Location
- 29 Leroy St Potsdam, New York 13676 United States
- Coordinates: 44°40′30″N 74°58′50″W﻿ / ﻿44.6751°N 74.9805°W

Information
- School type: public, comprehensive secondary
- School district: Potsdam Central School District
- NCES District ID: 3623670
- Superintendent: Joann Chambers
- CEEB code: 334610
- NCES School ID: 362367003301
- Principal: Kristin Towne
- Grades: 9-12
- Gender: coed
- Enrollment: 379 (2020-2021)
- Colors: Orange & Blue
- Mascot: Sandstoners
- Website: www.potsdamcsd.org/potsdam-high-school/

= Potsdam High School =

Public school in New York, United States

Potsdam High School is a public four-year high school located in Potsdam, New York.
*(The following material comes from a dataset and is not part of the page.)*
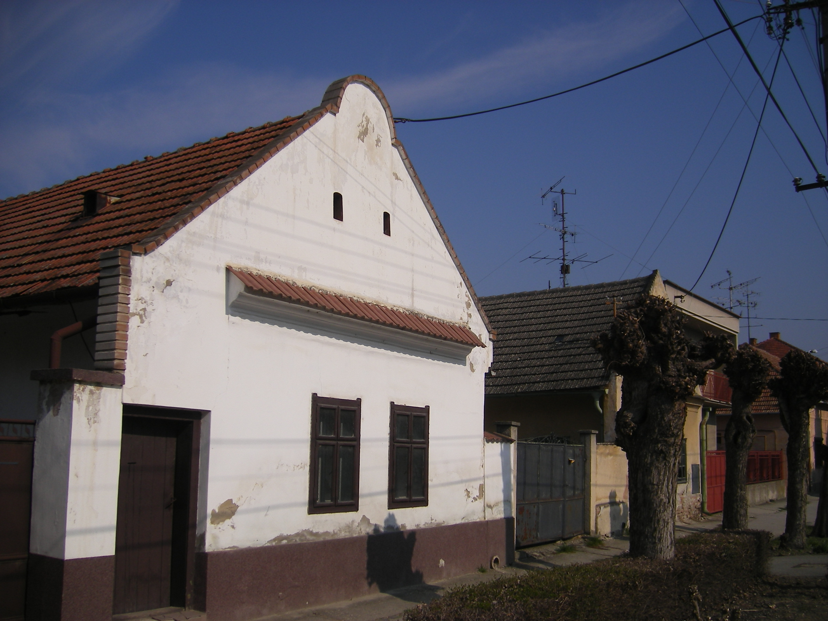 Gúta, régi parasztház

It is operated by the Potsdam Central School District.

== Extracurriculars ==
=== Athletics ===
As of 2022, the school offered a variety of sports teams that include baseball, basketball, cheer, cross country, football, golf, ice hockey, lacrosse, soccer, swimming, softball, track and field, volleyball, and wrestling.

=== Quiz bowl ===
Potsdam High School won the WPBS-TV's Whiz Quiz contests in 2019 and was awarded the Glenn Gough Championship Trophy. Potsdam won the Glenn Gough Champhionship Trophy again in 2023.

=== Civic engagement ===
The Potsdam High School Positivity Club received a $10,000 grant from the KFC Foundation's Kentucky Fried Wishes program in September 2021 to help improve its community food market and obtain laptop computers for senior citizens.